Travel stories are about the longing for something with a counterpoint of fear of the unknown and its dangers. To make your story interesting, find the object of longing and find the the source of peril. The longing and the peril may be great or small, but they are always at the heart of the story.

Since you have guns and explosions, the perils are pretty clear. What is the longing that drives the traveller to brave these perils?

  • Thanks, this helps with something else I've been dealing with too. As for the longing that drives the traveler to brave the perils, is implied desire for survival strong enough? Or would I be better off building that up a bit somehow? – Ken - Enough about Monica Dec 20 '15 at 22:36
  • I don't think the desire for survival is enough unless we have some reason to care about the survival of the person -- unless we care about them. This is why every disaster movie hero has a kid that has to be rescued. We care that our hero survives because he has to rescue his kid. In other words, we have to have a reason to cheer for the protagonist independent of the peril they are in. There are all kind of ways to do this, but since this is true travel and you don't want to embellish it, you will need to find a reason for the reader to care in your own story. –  Dec 21 '15 at 01:57
0

Although the following might seem obvious, some of the things I tell my students include: don't use 'then'. If you have written it well one thing follows from another.

Secondly, avoid starting sentences in the same way. Particularly avoid starting with 'I' or a similar pronoun.

Thirdly, vary the structure of your sentences for effect. Use simple sentences for pace, etc.

Fourthly, try to use some similes and metaphors to make your writing more interesting.

Fifthly, vary your vocabulary and definitely avoid repeating most words.

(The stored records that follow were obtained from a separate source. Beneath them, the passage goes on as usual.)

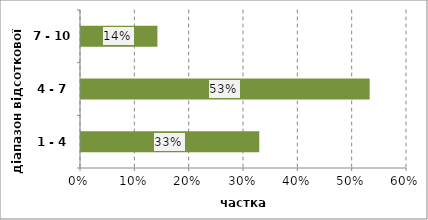
| Category | Series 0 |
|---|---|
| 1 - 4 | 0.328 |
| 4 - 7 | 0.531 |
| 7 - 10 | 0.141 |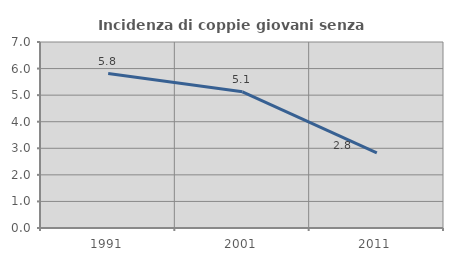
| Category | Incidenza di coppie giovani senza figli |
|---|---|
| 1991.0 | 5.811 |
| 2001.0 | 5.124 |
| 2011.0 | 2.829 |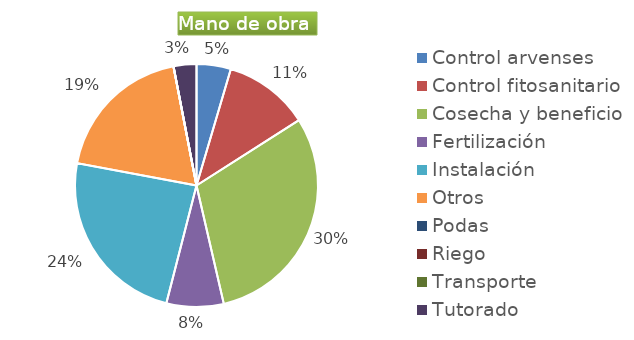
| Category | Series 0 |
|---|---|
| Control arvenses | 628284 |
| Control fitosanitario | 1570710 |
| Cosecha y beneficio | 4188560 |
| Fertilización | 1047140 |
| Instalación | 3298491 |
| Otros | 2617850 |
| Podas | 0 |
| Riego | 0 |
| Transporte | 0 |
| Tutorado | 418856 |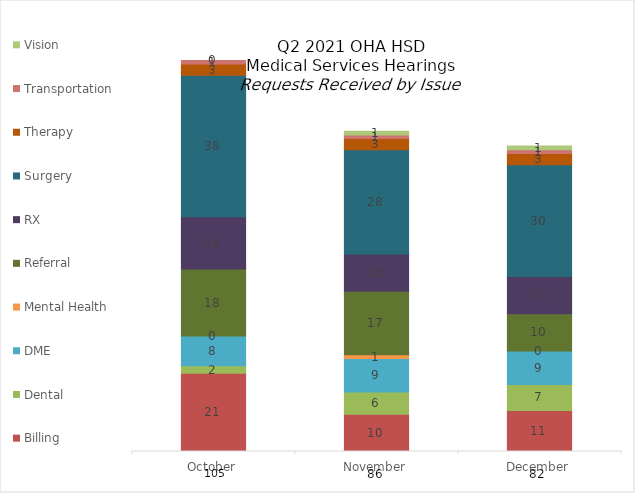
| Category | Billing | Dental | DME | Mental Health | Referral | RX | Surgery | Therapy | Transportation | Vision |
|---|---|---|---|---|---|---|---|---|---|---|
| October | 21 | 2 | 8 | 0 | 18 | 14 | 38 | 3 | 1 | 0 |
| November | 10 | 6 | 9 | 1 | 17 | 10 | 28 | 3 | 1 | 1 |
| December | 11 | 7 | 9 | 0 | 10 | 10 | 30 | 3 | 1 | 1 |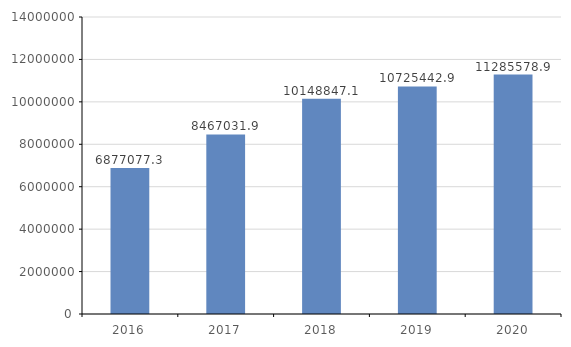
| Category | Series 0 |
|---|---|
| 2016.0 | 6877077.3 |
| 2017.0 | 8467031.9 |
| 2018.0 | 10148847.1 |
| 2019.0 | 10725442.9 |
| 2020.0 | 11285578.9 |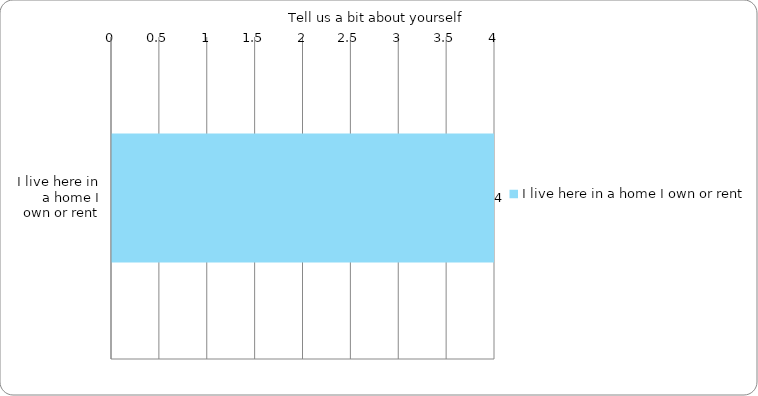
| Category | Series 0 |
|---|---|
| I live here in a home I own or rent | 4 |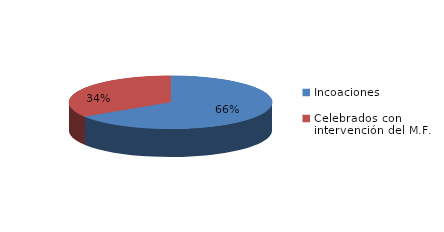
| Category | Series 0 |
|---|---|
| Incoaciones | 4891 |
| Celebrados con intervención del M.F. | 2526 |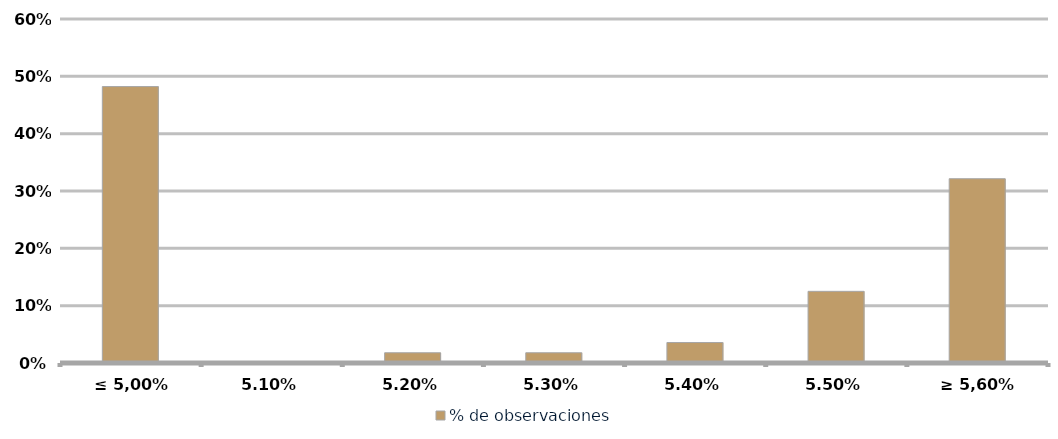
| Category | % de observaciones  |
|---|---|
| ≤ 5,00% | 0.482 |
| 5,10% | 0 |
| 5,20% | 0.018 |
| 5,30% | 0.018 |
| 5,40% | 0.036 |
| 5,50% | 0.125 |
| ≥ 5,60% | 0.321 |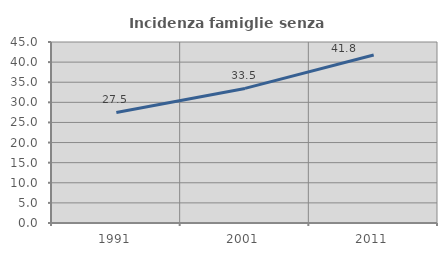
| Category | Incidenza famiglie senza nuclei |
|---|---|
| 1991.0 | 27.494 |
| 2001.0 | 33.463 |
| 2011.0 | 41.761 |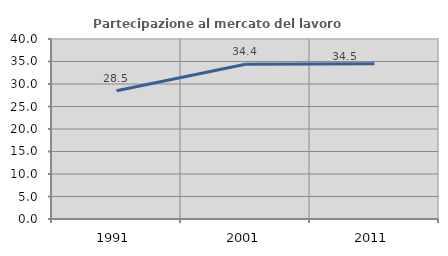
| Category | Partecipazione al mercato del lavoro  femminile |
|---|---|
| 1991.0 | 28.494 |
| 2001.0 | 34.384 |
| 2011.0 | 34.508 |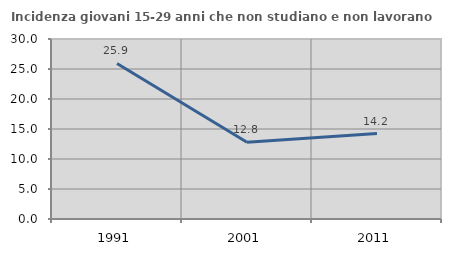
| Category | Incidenza giovani 15-29 anni che non studiano e non lavorano  |
|---|---|
| 1991.0 | 25.926 |
| 2001.0 | 12.788 |
| 2011.0 | 14.244 |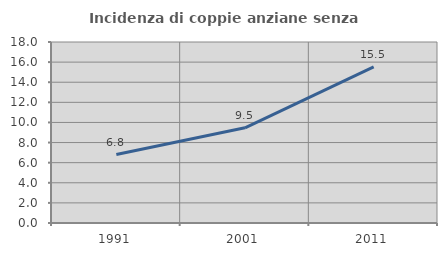
| Category | Incidenza di coppie anziane senza figli  |
|---|---|
| 1991.0 | 6.803 |
| 2001.0 | 9.466 |
| 2011.0 | 15.52 |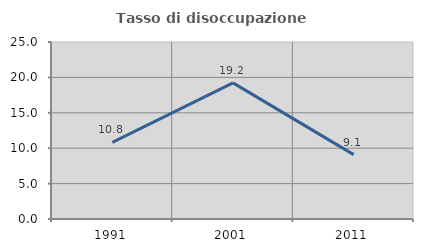
| Category | Tasso di disoccupazione giovanile  |
|---|---|
| 1991.0 | 10.811 |
| 2001.0 | 19.231 |
| 2011.0 | 9.091 |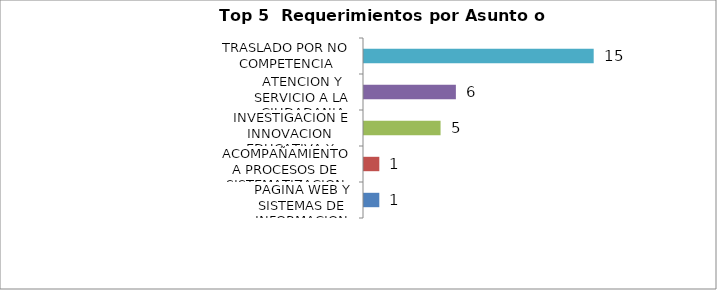
| Category | Total |
|---|---|
| PAGINA WEB Y SISTEMAS DE INFORMACION | 1 |
| ACOMPAÑAMIENTO A PROCESOS DE SISTEMATIZACION DE EXPERIENCIAS, INVESTIGACION E INNOVACION EDUCATIVA Y PEDAGOGICA | 1 |
| ATENCION Y SERVICIO A LA CIUDADANIA | 5 |
| TRASLADO POR NO COMPETENCIA | 6 |
| TEMAS DE CONTRATACION: PERSONAL/RECURSOS FISICOS | 15 |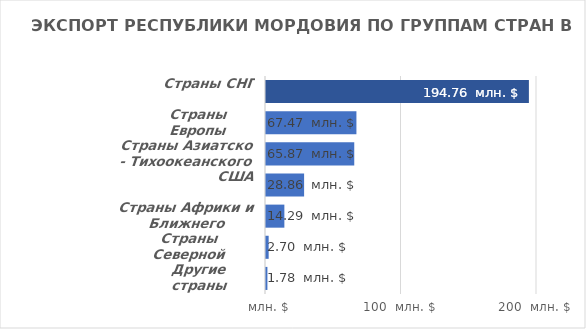
| Category | Итог |
|---|---|
| Страны СНГ | 194758.75 |
| Страны Европы | 67472.63 |
| Страны Азиатско - Тихоокеанского региона | 65867.45 |
| США | 28857.61 |
| Страны Африки и Ближнего Востока | 14291.84 |
| Страны Северной Америки | 2701.12 |
| Другие страны | 1776.31 |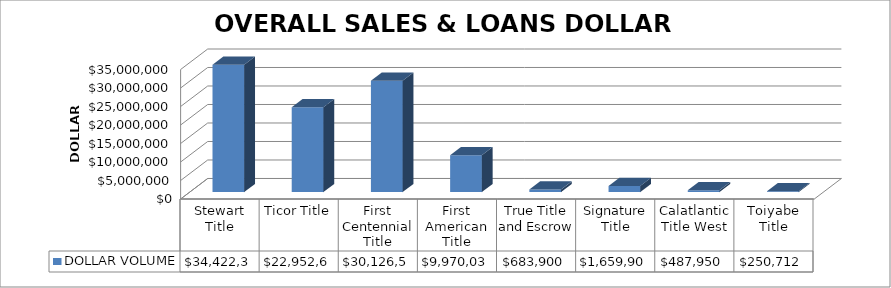
| Category | DOLLAR VOLUME |
|---|---|
| Stewart Title | 34422306 |
| Ticor Title | 22952620 |
| First Centennial Title | 30126547 |
| First American Title | 9970035.42 |
| True Title and Escrow | 683900 |
| Signature Title | 1659900 |
| Calatlantic Title West | 487950 |
| Toiyabe Title | 250712 |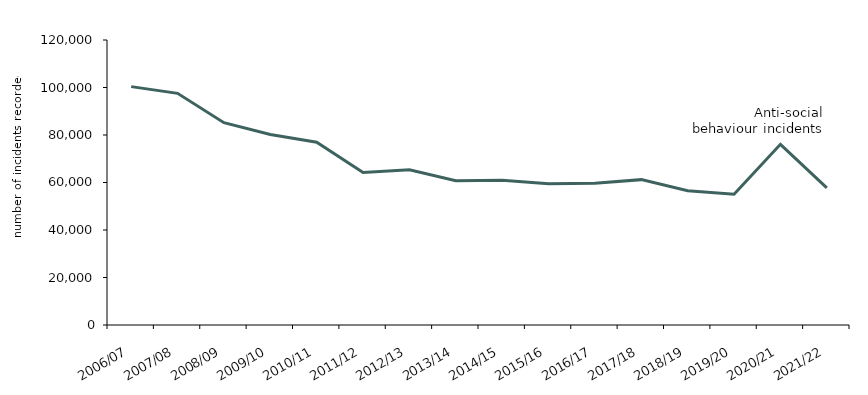
| Category | ASB incidents |
|---|---|
| 2006/07 | 100366 |
| 2007/08 | 97549 |
| 2008/09 | 85170 |
| 2009/10 | 80183 |
| 2010/11 | 76947 |
| 2011/12 | 64184 |
| 2012/13 | 65357 |
| 2013/14 | 60706 |
| 2014/15 | 60982 |
| 2015/16 | 59502 |
| 2016/17 | 59703 |
| 2017/18 | 61207 |
| 2018/19 | 56503 |
| 2019/20 | 55031 |
| 2020/21 | 76063 |
| 2021/22 | 57732 |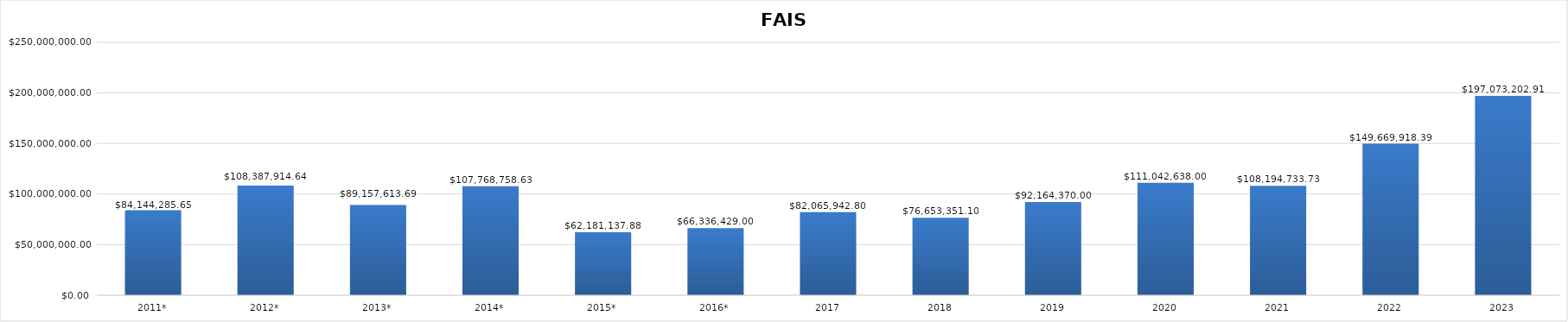
| Category | FAISM |
|---|---|
| 2011* | 84144285.646 |
| 2012* | 108387914.64 |
| 2013* | 89157613.688 |
| 2014* | 107768758.625 |
| 2015* | 62181137.88 |
| 2016* | 66336429 |
| 2017 | 82065942.8 |
| 2018 | 76653351.1 |
| 2019 | 92164370 |
| 2020 | 111042638 |
| 2021 | 108194733.73 |
| 2022 | 149669918.39 |
| 2023 | 197073202.91 |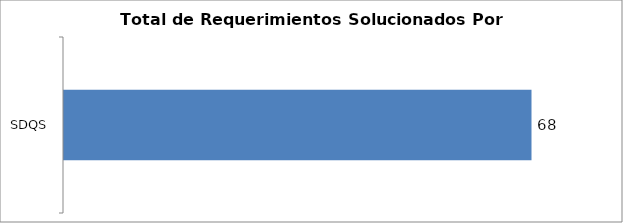
| Category | Total |
|---|---|
| SDQS | 68 |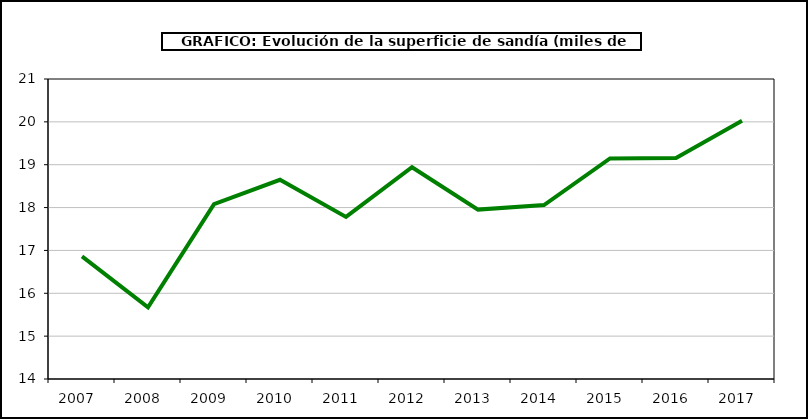
| Category | superficie |
|---|---|
| 2007.0 | 16.861 |
| 2008.0 | 15.674 |
| 2009.0 | 18.082 |
| 2010.0 | 18.648 |
| 2011.0 | 17.783 |
| 2012.0 | 18.942 |
| 2013.0 | 17.953 |
| 2014.0 | 18.059 |
| 2015.0 | 19.147 |
| 2016.0 | 19.156 |
| 2017.0 | 20.026 |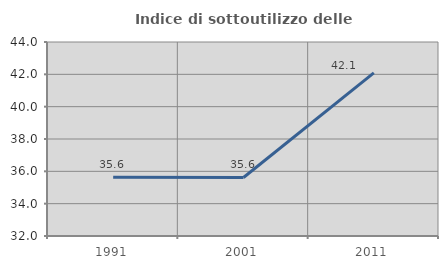
| Category | Indice di sottoutilizzo delle abitazioni  |
|---|---|
| 1991.0 | 35.632 |
| 2001.0 | 35.621 |
| 2011.0 | 42.089 |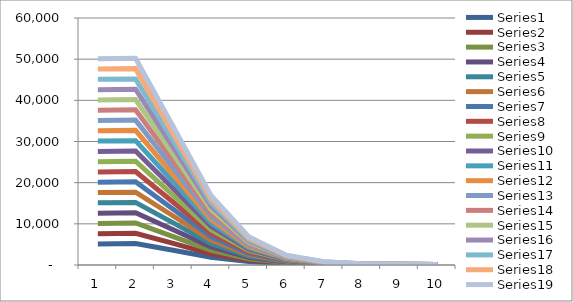
| Category | Series 0 | Series 1 | Series 2 | Series 3 | Series 4 | Series 5 | Series 6 | Series 7 | Series 8 | Series 9 | Series 10 | Series 11 | Series 12 | Series 13 | Series 14 | Series 15 | Series 16 | Series 17 | Series 18 |
|---|---|---|---|---|---|---|---|---|---|---|---|---|---|---|---|---|---|---|---|
| 0 | 5100 | 7600 | 10100 | 12600 | 15100 | 17600 | 20100 | 22600 | 25100 | 27600 | 30100 | 32600 | 35100 | 37600 | 40100 | 42600 | 45100 | 47600 | 50100 |
| 1 | 5200 | 7700 | 10200 | 12700 | 15200 | 17700 | 20200 | 22700 | 25200 | 27700 | 30200 | 32700 | 35200 | 37700 | 40200 | 42700 | 45200 | 47700 | 50200 |
| 2 | 3566.667 | 5233.333 | 6900 | 8566.667 | 10233.333 | 11900 | 13566.667 | 15233.333 | 16900 | 18566.667 | 20233.333 | 21900 | 23566.667 | 25233.333 | 26900 | 28566.667 | 30233.333 | 31900 | 33566.667 |
| 3 | 1883.333 | 2716.667 | 3550 | 4383.333 | 5216.667 | 6050 | 6883.333 | 7716.667 | 8550 | 9383.333 | 10216.667 | 11050 | 11883.333 | 12716.667 | 13550 | 14383.333 | 15216.667 | 16050 | 16883.333 |
| 4 | 853.333 | 1186.667 | 1520 | 1853.333 | 2186.667 | 2520 | 2853.333 | 3186.667 | 3520 | 3853.333 | 4186.667 | 4520 | 4853.333 | 5186.667 | 5520 | 5853.333 | 6186.667 | 6520 | 6853.333 |
| 5 | 384.444 | 495.556 | 606.667 | 717.778 | 828.889 | 940 | 1051.111 | 1162.222 | 1273.333 | 1384.444 | 1495.556 | 1606.667 | 1717.778 | 1828.889 | 1940 | 2051.111 | 2162.222 | 2273.333 | 2384.444 |
| 6 | 209.841 | 241.587 | 273.333 | 305.079 | 336.825 | 368.571 | 400.317 | 432.063 | 463.81 | 495.556 | 527.302 | 559.048 | 590.794 | 622.54 | 654.286 | 686.032 | 717.778 | 749.524 | 781.27 |
| 7 | 152.46 | 160.397 | 168.333 | 176.27 | 184.206 | 192.143 | 200.079 | 208.016 | 215.952 | 223.889 | 231.825 | 239.762 | 247.698 | 255.635 | 263.571 | 271.508 | 279.444 | 287.381 | 295.317 |
| 8 | 133.88 | 135.644 | 137.407 | 139.171 | 140.935 | 142.698 | 144.462 | 146.226 | 147.989 | 149.753 | 151.517 | 153.28 | 155.044 | 156.808 | 158.571 | 160.335 | 162.099 | 163.862 | 165.626 |
| 9 | 126.776 | 127.129 | 127.481 | 127.834 | 128.187 | 128.54 | 128.892 | 129.245 | 129.598 | 129.951 | 130.303 | 130.656 | 131.009 | 131.362 | 131.714 | 132.067 | 132.42 | 132.772 | 133.125 |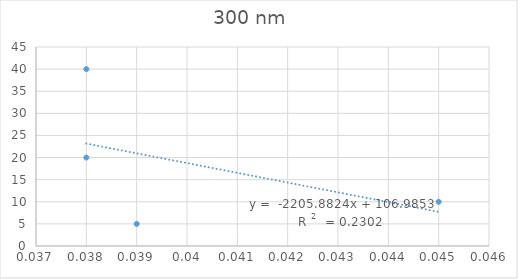
| Category | Series 0 |
|---|---|
| 0.039 | 5 |
| 0.045 | 10 |
| 0.038 | 20 |
| 0.038 | 40 |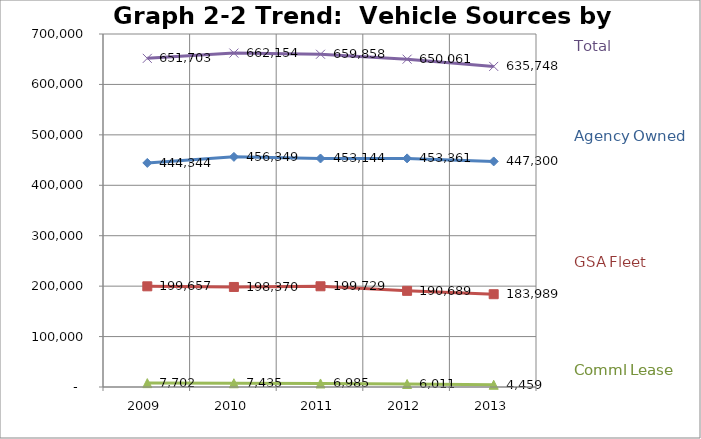
| Category | Owned GSA Leased Total | Series 1 | Series 2 | Series 3 |
|---|---|---|---|---|
| 2009.0 | 444344 | 199657 | 7702 | 651703 |
| 2010.0 | 456349 | 198370 | 7435 | 662154 |
| 2011.0 | 453144 | 199729 | 6985 | 659858 |
| 2012.0 | 453361 | 190689 | 6011 | 650061 |
| 2013.0 | 447300 | 183989 | 4459 | 635748 |

Sixthly, include more details. For example, what did the explosives smell like?

S. Mitchell
  • 7,926
  • 1
  • 19
  • 32
0

From what I can see, there seems to be no way of writing an interesting account, without violating your ethics. But I would bet my bottom dollar that at least 50% of "non-fiction" accounts embellish on the facts. Sure, maybe you don't want to add whole paragraphs of made-up details, but without some details (e.g, "My hand held tightly to the cold metal of the gun...") your story will be as dry as dust. Non-fiction is taking the things that you remember happening, and telling them in an interesting, way, that accurately portray the emotions that you felt while going through the events.

SpiralStudios
  • 487
  • 1
  • 4
  • 15
0

I have written 2 narrative travel books. My advice is - use lots of dialogue, look into the monomyth structure, increase drama where possible and try to build an emotional connection between the reader and characters by embellishing the ups and downs the character is facing.

Andrew Welch
  • 521
  • 1
  • 4
  • 15
0

You can use internal monologue in between the action beats. Show reaction beats: "I did this. He flinched. Then he did that".